Issue of VEF Shares to Qualifying Exchange Shareholders that have elected for the Exchange Option

on or around 27 January

All references to times in this announcement are to UK time unless otherwise stated.

The times and dates set out in the expected timetable may be adjusted by the Company at its discretion, in which event details of the new times and/or dates will be notified to Shareholders by an announcement made by the Company through a Regulatory Information Service.

Defined terms used in this announcement shall, unless the context requires otherwise, have the meanings ascribed to them in the Circular.

 

Enquiries

Vietnam Enterprise Investments Limited

Steven Mantle

+44 75537 01237

stevenmantle@dragoncapital.com

 

Jefferies International Limited

Stuart Klein        

+44 207 029 8703

stuart.klein@jefferies.com 

 

Montfort Communications

Gay Collins, Alex Everett

+44 (0) 7798 626282

veil@montfort.london

 

LEI: 213800SYT3T4AGEVW864

 

Annex I

The Tender Offer

Introduction and Summary

Shareholders are being invited by the Company to tender up to 10 per cent. of the Ordinary Shares in issue on the Record Date (excluding Ordinary Shares held in treasury). The Tender Offer is open only to Eligible Shareholders on the Register as at the Record Date, being 6.00 p.m. on 15 December 2025. Any shareholding that is not recorded on the Register on the Record Date will not be eligible to participate in the Tender Offer.

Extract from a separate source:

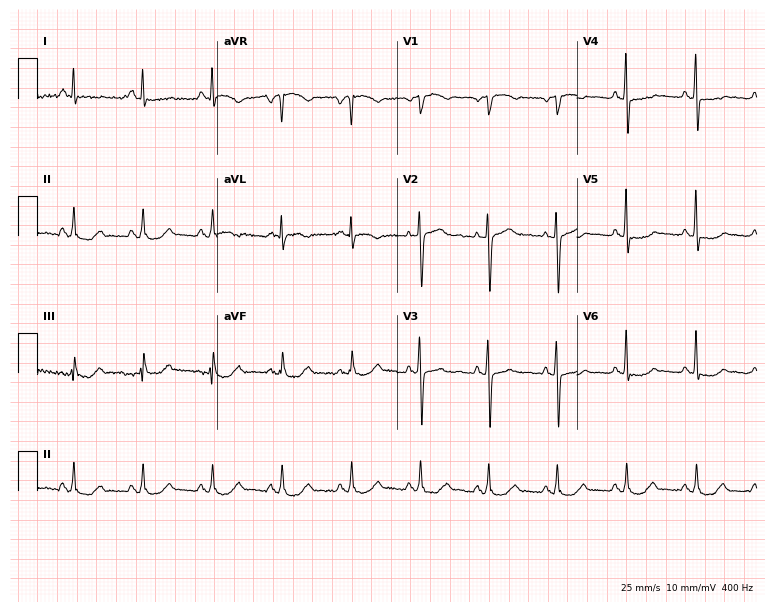
ECG — a man, 76 years old. Screened for six findings — first-degree AV block, right bundle branch block (RBBB), left bundle branch block (LBBB), sinus bradycardia, atrial fibrillation (AF), sinus tachycardia — none is recorded.
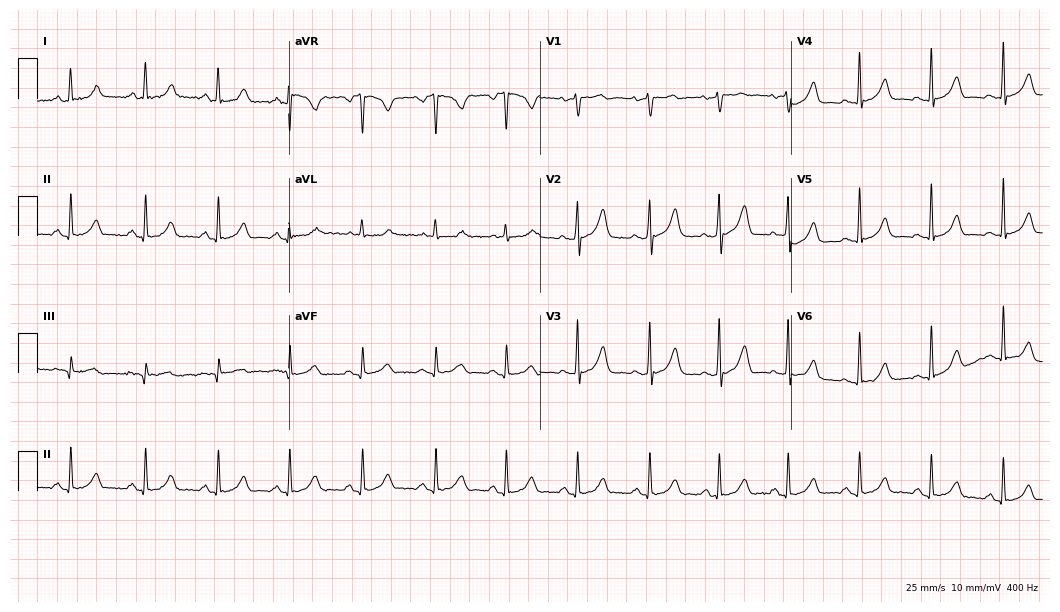
12-lead ECG (10.2-second recording at 400 Hz) from a 34-year-old female patient. Labelled as a normal ECG.

Eligible Shareholders will be able to tender up to 10 per cent. of the Ordinary Shares registered in their name on the Register as at the Record Date (the "Basic Entitlement"), rounded down to the nearest whole number of Ordinary Shares. Eligible Shareholders tendering up to their Basic Entitlement will have their election satisfied in full. Registered Eligible Shareholders who hold Ordinary Shares on the Record Date for multiple beneficial owners may decide allocations among such beneficial owners at their own discretion.

Eligible Shareholders may tender Ordinary Shares in excess of their Basic Entitlement (an "Excess Application"), with such Excess Applications being satisfied if there are sufficient remaining Available Shares. Such remaining Available Shares will be apportioned to Eligible Shareholders pro rata to their Excess Applications should other Eligible Shareholders not tender the full amount of their Basic Entitlement and as a result of certain Overseas Shareholders not being permitted to participate in the Tender Offer.

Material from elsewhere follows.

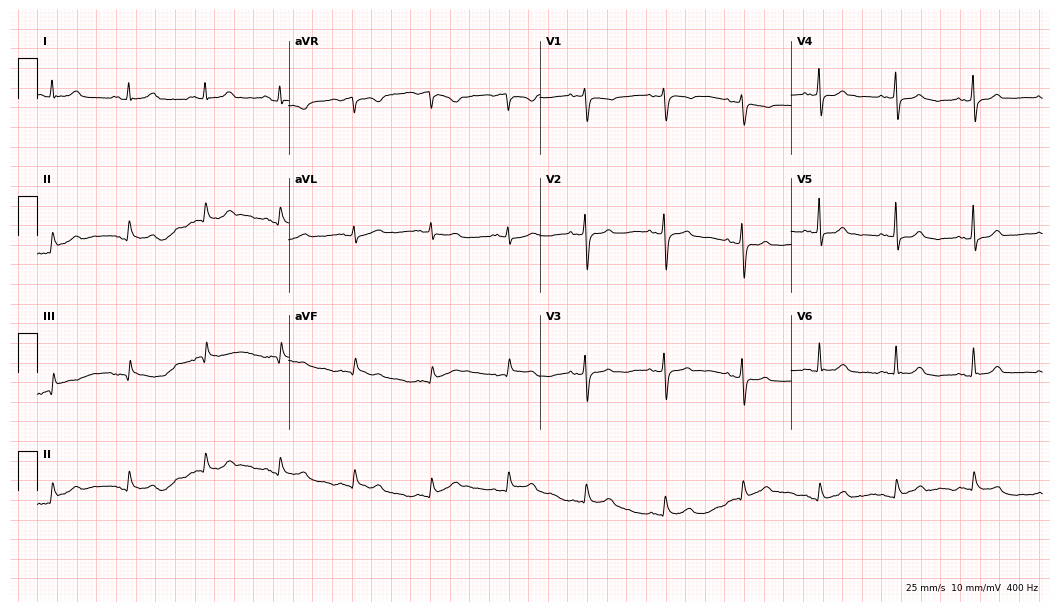
12-lead ECG from a woman, 60 years old. Labelled as a normal ECG.
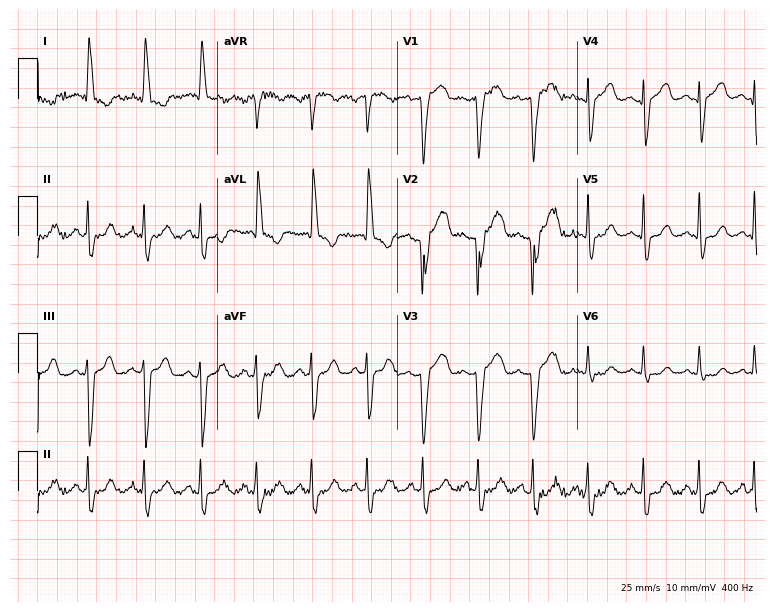
ECG (7.3-second recording at 400 Hz) — a female patient, 60 years old. Screened for six findings — first-degree AV block, right bundle branch block, left bundle branch block, sinus bradycardia, atrial fibrillation, sinus tachycardia — none is recorded.

The Tender Offer will include a Cash Exit Option, an Exchange Option and an In Specie Option.

Cash Exit Option

Eligible Shareholders may elect for the Cash Exit Option, pursuant to which they will receive cash in respect of successfully tendered Cash Exit Shares in an amount equal to the Tender Price multiplied by the relevant number of Cash Exit Shares.

Eligible Shareholders on the Register on the Record Date electing for the Cash Exit Option will be invited to tender for sale some or all of their Ordinary Shares to the Company, which will purchase validly tendered Cash Exit Shares (subject to the overall limits of the Tender Offer) at the Tender Price by way of an on-market transaction on the main market of the London Stock Exchange.

Exchange Option

Qualifying Exchange Shareholders will be permitted to elect for the Exchange Option, pursuant to which they will receive, in respect of successfully tendered Exchange Exit Shares, the Tender Price in cash and will have committed pursuant to the VEF Subscription Agreement to use such cash to subscribe for C shares in the Vietnam Equity Fund ("VEF Shares"), at the prevailing VEF Share Subscription Price, with a value (on the relevant subscription date) equal to the Tender Price multiplied by the aggregate number of Exchange Exit Shares.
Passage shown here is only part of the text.